Accountant in Colchester
Tax & Accounting for Colchester Businesses
Colchester CO1-CO4 is an Essex city, Britain's oldest recorded town, with a strong professional-services, tech, creative and garrison economy, the University of Essex, a historic town centre, and a fast rail link into Liverpool Street. The city has a substantial professional, contractor, self-employed and small-business community, a significant student-let and buy-to-let landlord market, and a steady commuter population.

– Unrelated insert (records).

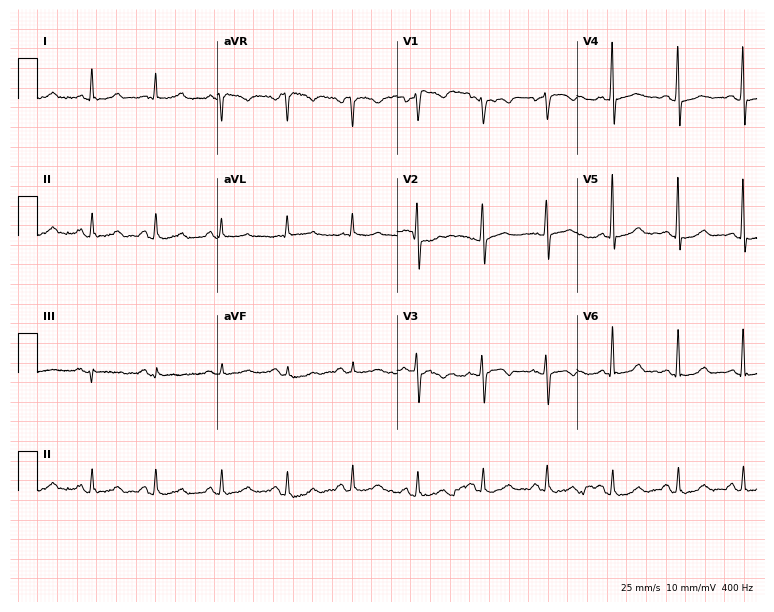
12-lead ECG from a 48-year-old female. Screened for six findings — first-degree AV block, right bundle branch block, left bundle branch block, sinus bradycardia, atrial fibrillation, sinus tachycardia — none is recorded. Findings outside these six are not listed.
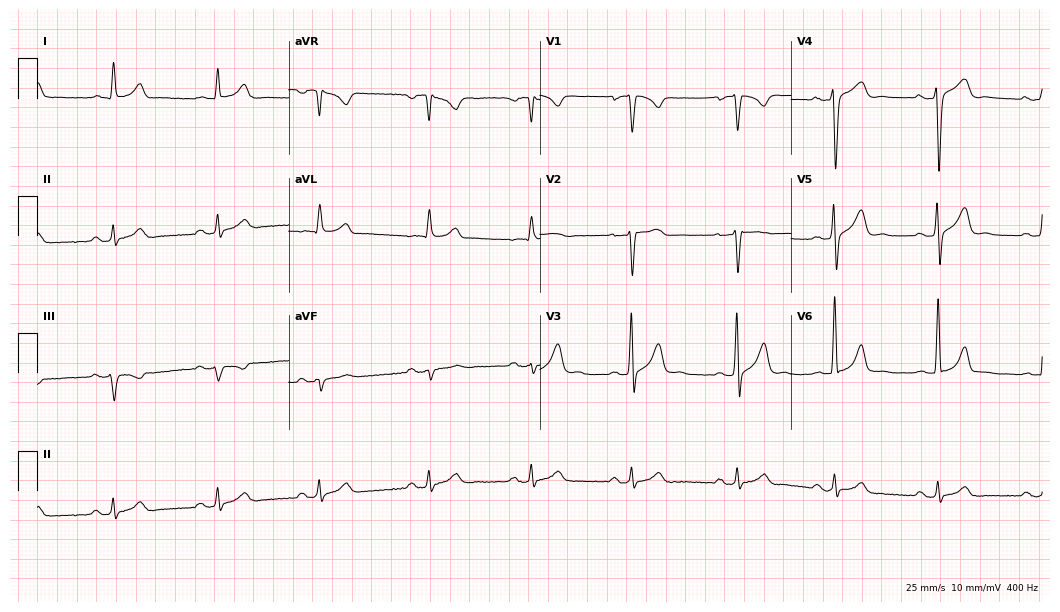
12-lead ECG from a 53-year-old male patient (10.2-second recording at 400 Hz). Recorded interpretation: within normal limits.
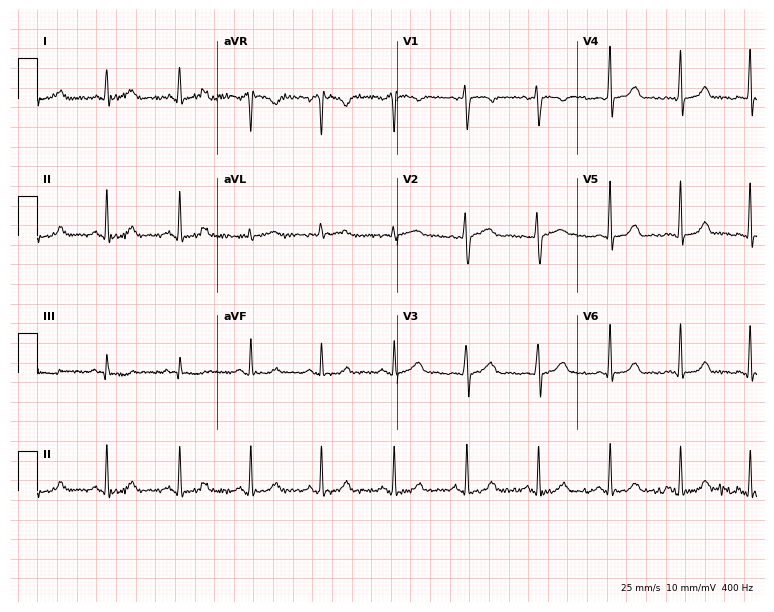
ECG — a 40-year-old woman. Labelled as a normal ECG.
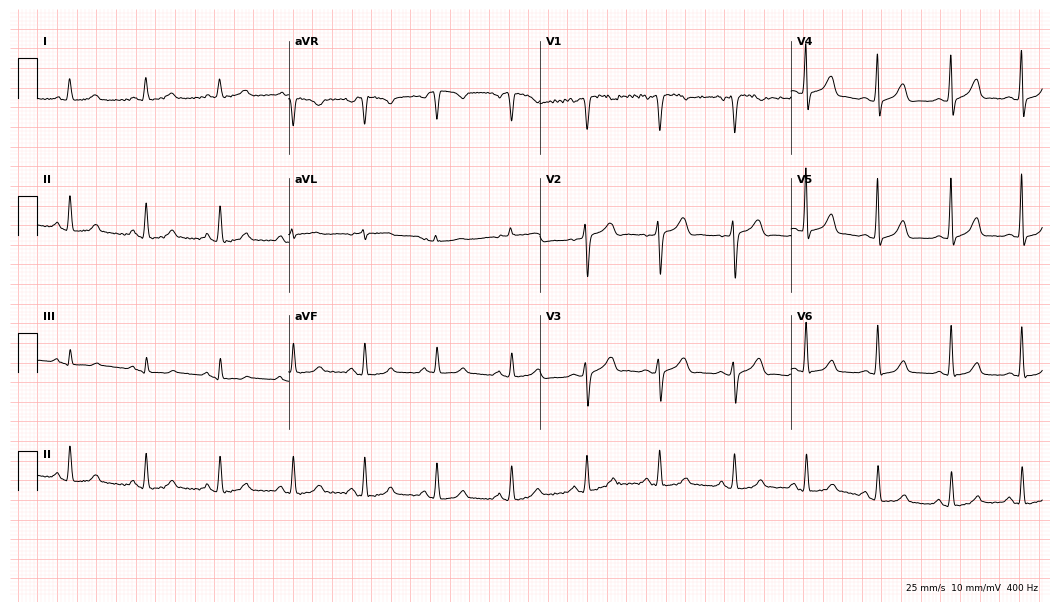
Electrocardiogram, a 40-year-old male. Overall reading on record: normal ECG.
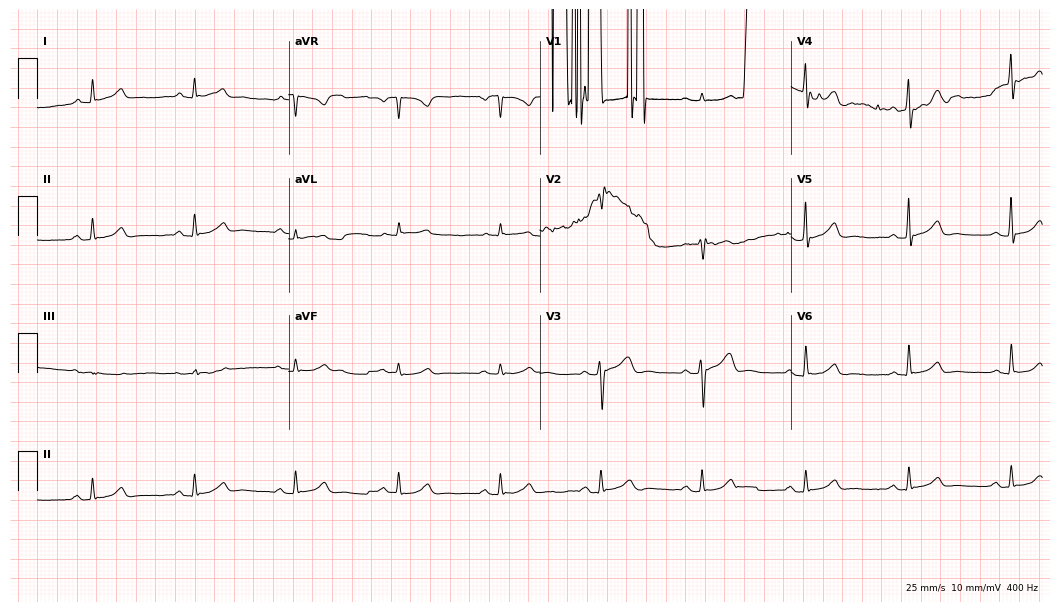
Electrocardiogram, a 55-year-old male. Of the six screened findings (first-degree AV block, right bundle branch block, left bundle branch block, sinus bradycardia, atrial fibrillation, sinus tachycardia), none is recorded. Only these six findings were labelled.

That gives Colchester a varied accounting profile. The professional, tech and creative firms need full company accounting and sometimes R&D claims. Contractors and commuters need Ltd company structures and IR35 assessment. The town-centre businesses need retail and hospitality bookkeeping. Student-let landlords need HMO-aware advice. And the landlord market needs Section 24 planning. We work with Colchester clients entirely online, with fixed monthly fees.
💡 As an HMRC-registered agent we deal directly with HMRC on your behalf, so you never have to spend hours on hold or navigate their website yourself.
Real Client Story
How we saved a Colchester professional-services contractor £8,400 a year
Client R is a Colchester-based management and IT consultant working through a Ltd company on contracts with corporate and public-sector clients in the region and London. The company had been set up without much advice, salary set sub-optimally, no dividend planning, no pension contributions, and no documented IR35 assessment of the contracts.
We reviewed everything. We assessed and documented the IR35 status of each contract (outside, given genuine substitution rights, multiple clients and control over delivery), restructured the remuneration to salary at the NIC-optimal level plus dividends, and set up an employer pension contribution of £23,000 a year to his SIPP, tax-deductible for the company and a highly efficient extraction.
Total outcome: annual tax saving of £8,400 through proper remuneration structuring and pension contributions, a documented IR35 position protecting against challenge, and £23,000 a year going tax-efficiently into his pension.